Late in 1977, Mayor Anding moved to dismiss patrolman Michael W. Linton (born January 19, 1951), who had joined the Bossier City Police Department in 1973. Linton was deemed popular with his fellow officers, was known for his diligent work, but he was accused of having a problem with his temperament. Anding cited him for striking a man who drove too closely to Linton's police car, using excessive force in an arrest, threatening a man with a magnum revolver, vowing to blow out another man's windshield, and a number of lesser offenses. Linton went before the Bossier City Municipal Fire and Police Civil Service Board to seek reinstatement, but the board deadlocked because of the absence of the fifth member. Ultimately after a court challenge before the 26th Judicial District Court and the Louisiana Court of Appeal for the First Circuit in Shreveport, Anding's dismissal was upheld, and Linton was deemed unfit for the office that he had held. The appeals court decision did not come until five months prior to Anding's death.
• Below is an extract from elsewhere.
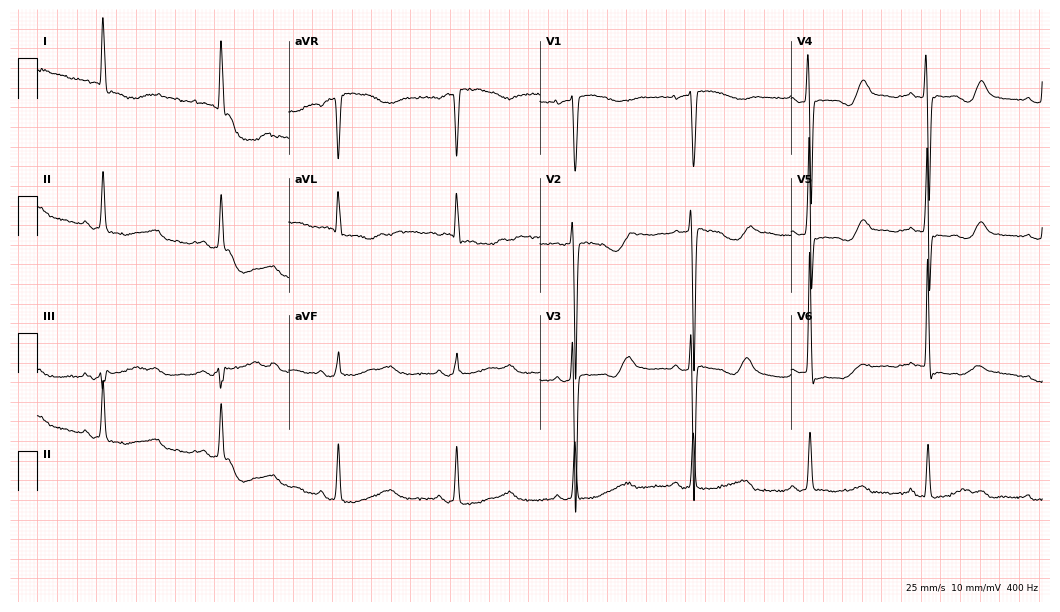
Electrocardiogram, a 75-year-old female. Of the six screened findings (first-degree AV block, right bundle branch block, left bundle branch block, sinus bradycardia, atrial fibrillation, sinus tachycardia), none is recorded. Other findings, if any, are not listed.

In January 1978, a devastating tornado struck Bossier City. Anding and Sheriff Vol Dooley went on a Louisiana National Guard helicopter flight to survey the damage. KEEL radio announcer John Lee of Shreveport recalled the "shock and disbelief that Anding and Dooley both exhibited that morning and the absolute heart-felt sympathy that they expressed to those who were most seriously impacted by the storm."
Eleven months later, another destructive tornado struck Bossier City after first hitting El Dorado, Arkansas. This twister did at least $100 million in damage. Mayor Anding said that only divine intervention could have kept the death toll so low: "He (God) must have been with us. I can't believe we only had two deaths with the miserable, miserable mess we have out there." The Bossier City tornado leveled a nearly vacant motor hotel on the city's east side near Louisiana Downs. It injured sixty persons. Anding was compelled to order the arrest of looters and ordered a curfew from 6 p.m. to 6 a.m. The storm leveled homes, schools, trees, and businesses in an eight-mile path two-blocks wide.
On May 22, 1981, Anding, while the president of the Louisiana Municipal Association, appeared on an episode of the PBS television series, Louisiana The State We're In, which can be accessed on-line.
Death
Anding was married to the former Patricia Janelle Ball (1935-2012), who was a paralegal secretary for the United States Attorney for the Western District of Louisiana and a resident of Bossier City since 1971.Upon Anding's death, Frank B. Blackburn (born 1944) served for seven months as interim mayor. In a heated campaign, Mrs. Anding was defeated by fellow Democrat Don Jones in a 1984 special election to succeed her husband as mayor.

The Andings are interred at Hill Crest Memorial Park in Haughton in Bossier Parish.